- Work required:
Shown below are entries with pictures; the line with "sample: OT-I killer" through the line with "sample: Primary visual cortex" is the span to retype exactly, and the pictures stay out.

- Material for the task:
[Start of Attachment]

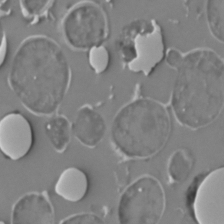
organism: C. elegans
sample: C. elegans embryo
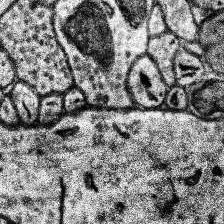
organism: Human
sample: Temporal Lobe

[End of Attachment]
[Start of Attachment]

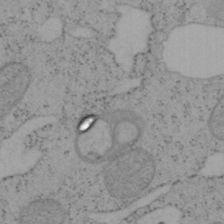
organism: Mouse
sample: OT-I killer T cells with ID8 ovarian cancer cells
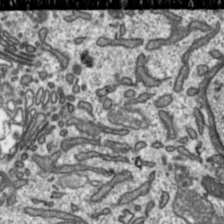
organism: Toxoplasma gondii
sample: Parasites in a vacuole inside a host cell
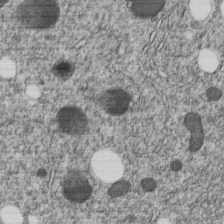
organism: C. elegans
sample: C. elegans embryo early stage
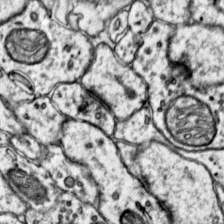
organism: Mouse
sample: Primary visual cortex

[End of Attachment]
[Start of Attachment]

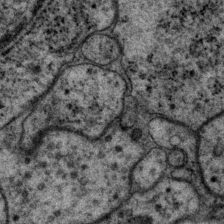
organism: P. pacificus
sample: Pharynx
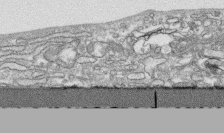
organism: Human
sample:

[End of Attachment]

- Solution:
sample: OT-I killer T cells with ID8 ovarian cancer cells
organism: Toxoplasma gondii
sample: Parasites in a vacuole inside a host cell
organism: C. elegans
sample: C. elegans embryo early stage
organism: Mouse
sample: Primary visual cortex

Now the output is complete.